Oleh : Anton Ranteallo

Setiap hari kita disuguhkan berbagai informasi baik di media sosial maupun di dunia nyata terkait kehidupan sosial kemasyarakatan, ekonomi, politik dan juga agama. Berita demi berita yang kita simak ada yang positif ada pula yang negatif. Semua tontonan itu tentu memberi kesan dan warna tersendiri dalam peziarahan hidup kita. Kita bisa memetik makna yang baik di balik realitas yang dipertontonkan apalagi dalam bidang keagamaan.

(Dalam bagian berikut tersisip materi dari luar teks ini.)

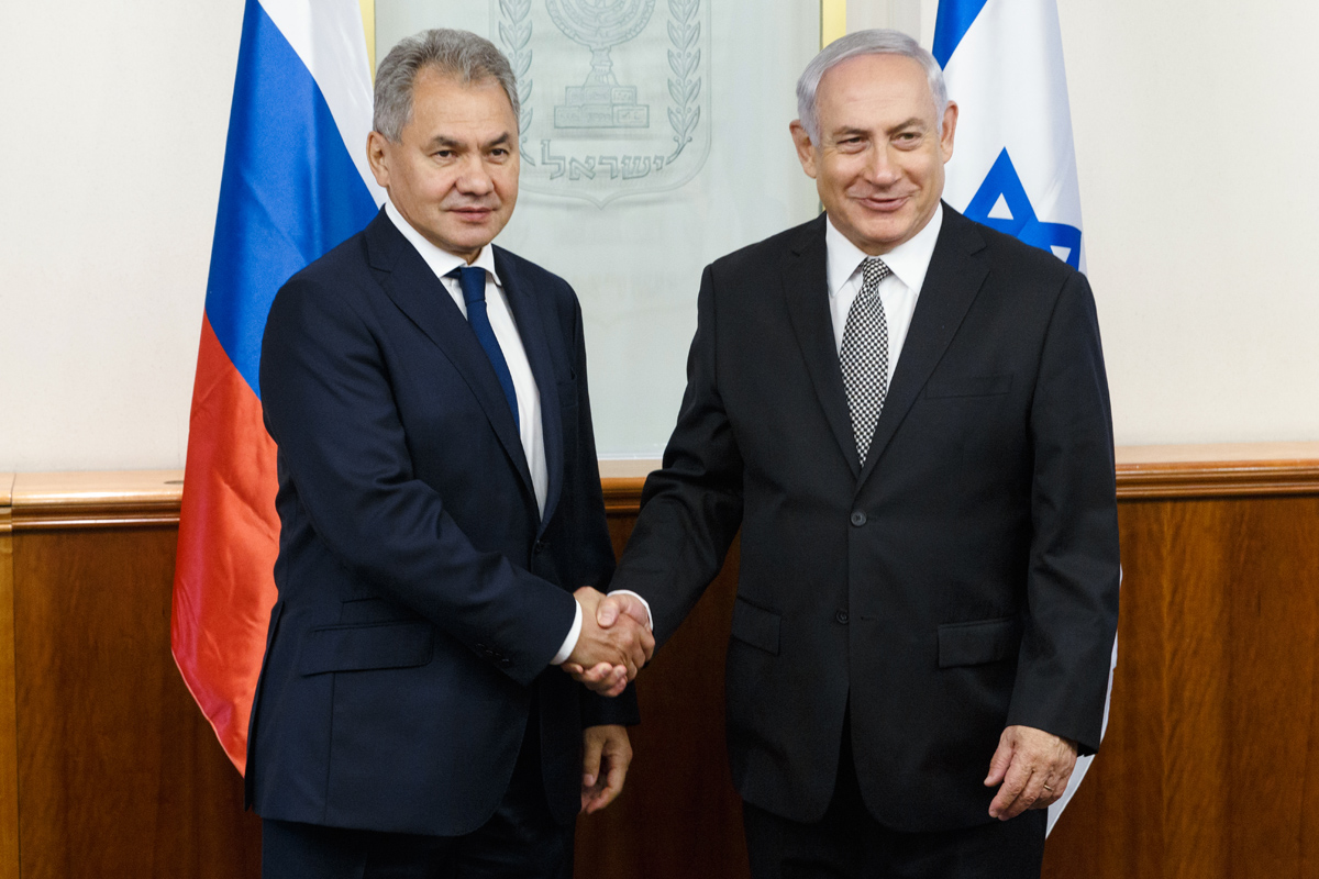 Встреча Министра обороны России генерала армии Сергея Шойгу с премьер-министром Израиля Биньямином Нетаньяху в Иерусалиме
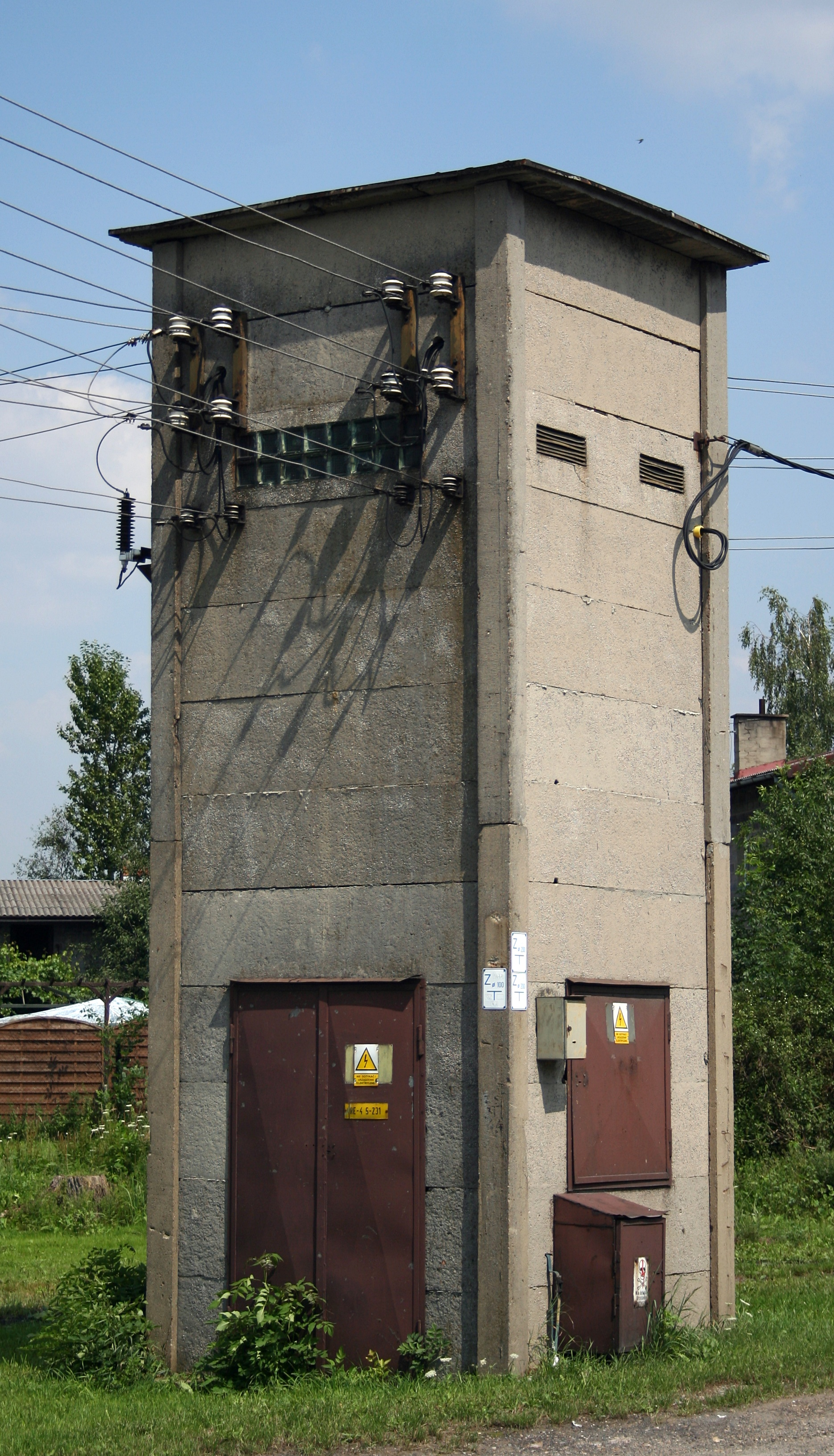 Transformator we wsi Wola Hankowska, gmina Mykanów, woj. śląskie.

Saat ini umat Kristiani seluruh dunia menjalani pekan suci (holy week) yang diawali dengan perayaan Minggu Palma. Minggu Palma merupakan hari penting dalam tradisi Kristen dikenal sebagai peringatan masuknya Yesus Kristus ke kota Yerusalem, yang disambut meriah sebagai raja oleh orang banyak yang melambaikan daun palma. 

Dalam Injil dikisahkan bahwa Yesus memasuki Yerusalem dengan menunggangi seekor keledai dan orang-orang menyambut-Nya dengan penuh sukacita sambil melambaikan daun palma dan berseru, "Hosana bagi Anak Daud!" (Matius 21:9). Ini adalah simbol penerimaan umat terhadap Yesus sebagai Mesias. Daun palma yang dibawa umat sambil dilambaikan melambangkan kemenangan, damai, dan keselamatan. Dalam konteks ini, palma menjadi simbol penghormatan kepada Yesus sebagai Raja Damai. Namun, hari Minggu Palma juga mengandung nuansa penderitaan yang akan dialami Yesus, karena tidak lama setelah Yesus dieluk-elukkan sebagai raja berubah menjadi pendertiaan. Ini mengajak umat untuk merenungkan makna pengorbanan, kerendahan hati, dan kasih yang ditunjukkan oleh Yesus.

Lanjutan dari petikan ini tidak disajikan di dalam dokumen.